EXERCISE INSTRUCTIONS:
Each line of the listing must be transcribed exactly, except for the images, which should be excluded.

DATA:
○ ○ ○
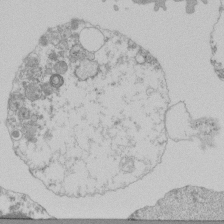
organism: Mouse
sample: Activated Pmel transgenic CD8+ T Cells
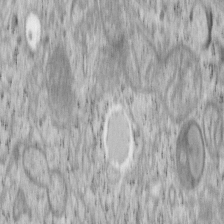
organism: Human
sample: HeLa cells
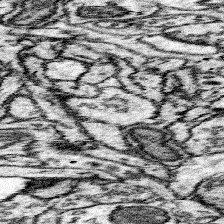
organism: Mouse
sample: Somatosensory cortex neuropil
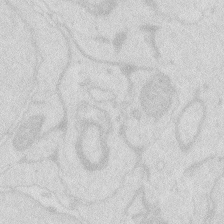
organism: Zebrafish
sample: Macrophage
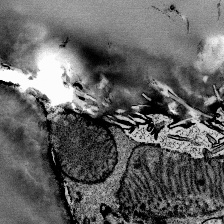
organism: Mouse
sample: Mouse Salivary gland
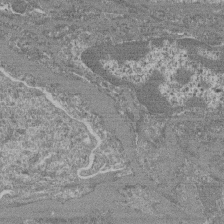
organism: Mouse
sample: Glomerulus
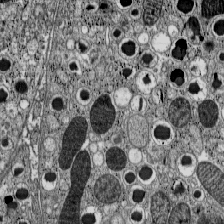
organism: C57BL Mouse
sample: Pancreatic islet
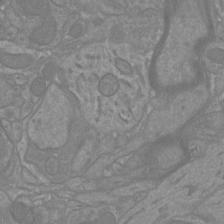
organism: Mouse
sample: Cortical neurons
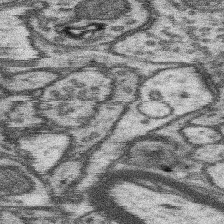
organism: Mouse
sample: Somatosensory cortex neuropil
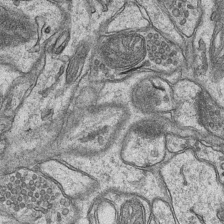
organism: Mouse
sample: CA1 Hippocampus
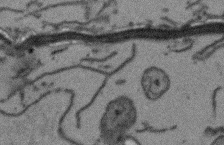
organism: Arabidopsis thaliana
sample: Root tip
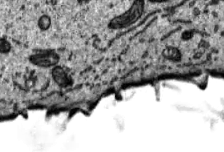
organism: Human
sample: HeLa cells
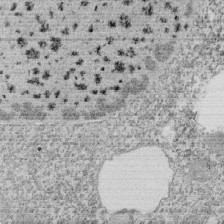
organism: Tetrahymena
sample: Cilia in tetrahymena
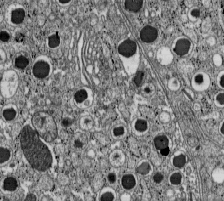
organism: C57BL Mouse
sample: Pancreatic islet
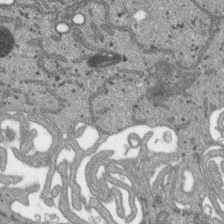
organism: Human
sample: Lung epithelial cells infected with SARS-CoV-2
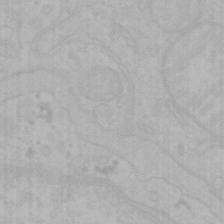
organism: Mouse
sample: Choroid plexus
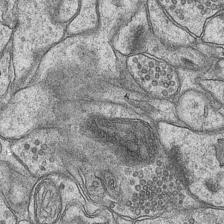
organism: Mouse
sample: CA1 Hippocampus
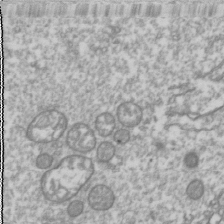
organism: Drosophila
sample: Cell division; meiosis; drosophila spermatocytes
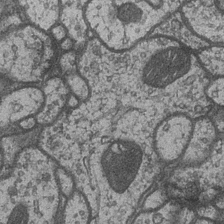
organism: Drosophila
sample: Optic medulla
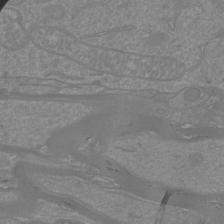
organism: Mouse
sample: Cortical neurons
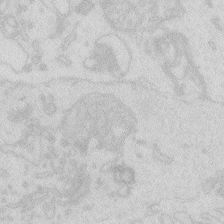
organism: Zebrafish
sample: Macrophage
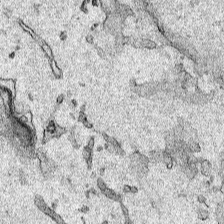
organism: Human
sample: Mitochondria in HCT116 cells
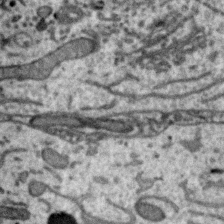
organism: Zebra finch
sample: Brain
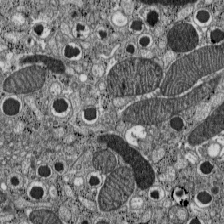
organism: C57BL Mouse
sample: Pancreatic islet
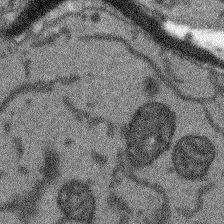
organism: Arabidopsis thaliana
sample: Root tip
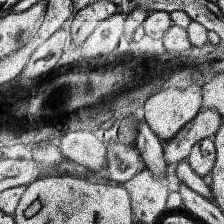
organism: Human
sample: Temporal Lobe
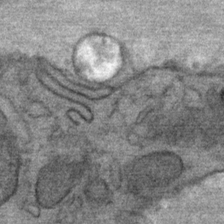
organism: Mouse
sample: Mouse Salivary gland
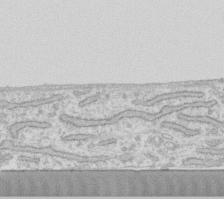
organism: Human
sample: Fibroblast cells
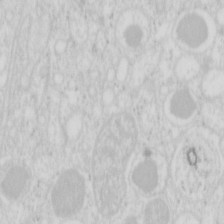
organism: Mouse
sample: Pancreas
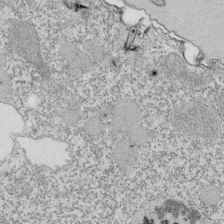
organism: Tetrahymena
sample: Cilia in tetrahymena
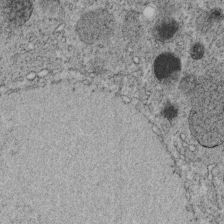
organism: C. elegans
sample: C. elegans embryo early stage
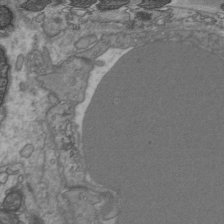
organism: C57BL Mouse
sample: Heart
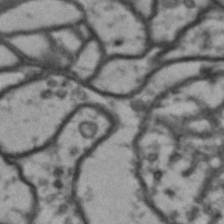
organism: Drosophila
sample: Brain
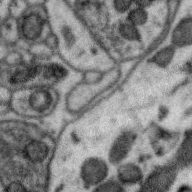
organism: Zebra finch
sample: Brain
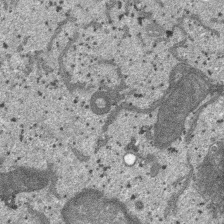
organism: Human
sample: Lung epithelial cells infected with SARS-CoV-2
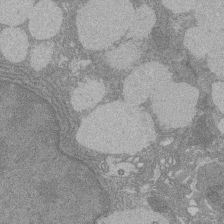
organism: Rat
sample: Salivary granule
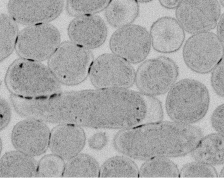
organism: E. coli
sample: Bacterial nucleoid
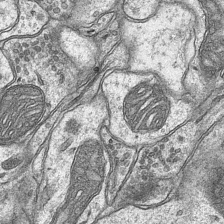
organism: Mouse
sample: CA1 Hippocampus
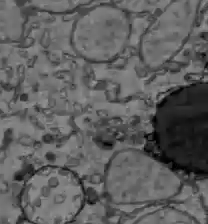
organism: C57BL Mouse
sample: Liver
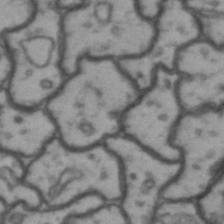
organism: Drosophila
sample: Brain
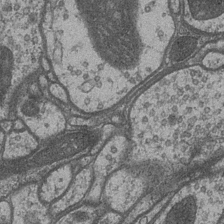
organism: Drosophila
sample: Optic medulla
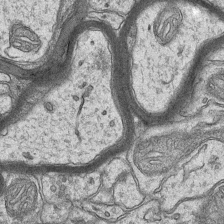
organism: Mouse
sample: CA1 Hippocampus
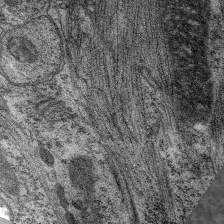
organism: C. elegans
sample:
○ ○ ○
RESPONSE TO THIS TASK:
organism: Mouse
sample: Activated Pmel transgenic CD8+ T Cells
organism: Human
sample: HeLa cells
organism: Mouse
sample: Somatosensory cortex neuropil
organism: Zebrafish
sample: Macrophage
organism: Mouse
sample: Mouse Salivary gland
organism: Mouse
sample: Glomerulus
organism: C57BL Mouse
sample: Pancreatic islet
organism: Mouse
sample: Cortical neurons
organism: Mouse
sample: Somatosensory cortex neuropil
organism: Mouse
sample: CA1 Hippocampus
organism: Arabidopsis thaliana
sample: Root tip
organism: Human
sample: HeLa cells
organism: Tetrahymena
sample: Cilia in tetrahymena
organism: C57BL Mouse
sample: Pancreatic islet
organism: Human
sample: Lung epithelial cells infected with SARS-CoV-2
organism: Mouse
sample: Choroid plexus
organism: Mouse
sample: CA1 Hippocampus
organism: Drosophila
sample: Cell division; meiosis; drosophila spermatocytes
organism: Drosophila
sample: Optic medulla
organism: Mouse
sample: Cortical neurons
organism: Zebrafish
sample: Macrophage
organism: Human
sample: Mitochondria in HCT116 cells
organism: Zebra finch
sample: Brain
organism: C57BL Mouse
sample: Pancreatic islet
organism: Arabidopsis thaliana
sample: Root tip
organism: Human
sample: Temporal Lobe
organism: Mouse
sample: Mouse Salivary gland
organism: Human
sample: Fibroblast cells
organism: Mouse
sample: Pancreas
organism: Tetrahymena
sample: Cilia in tetrahymena
organism: C. elegans
sample: C. elegans embryo early stage
organism: C57BL Mouse
sample: Heart
organism: Drosophila
sample: Brain
organism: Zebra finch
sample: Brain
organism: Human
sample: Lung epithelial cells infected with SARS-CoV-2
organism: Rat
sample: Salivary granule
organism: E. coli
sample: Bacterial nucleoid
organism: Mouse
sample: CA1 Hippocampus
organism: C57BL Mouse
sample: Liver
organism: Drosophila
sample: Brain
organism: Drosophila
sample: Optic medulla
organism: Mouse
sample: CA1 Hippocampus
organism: C. elegans
sample:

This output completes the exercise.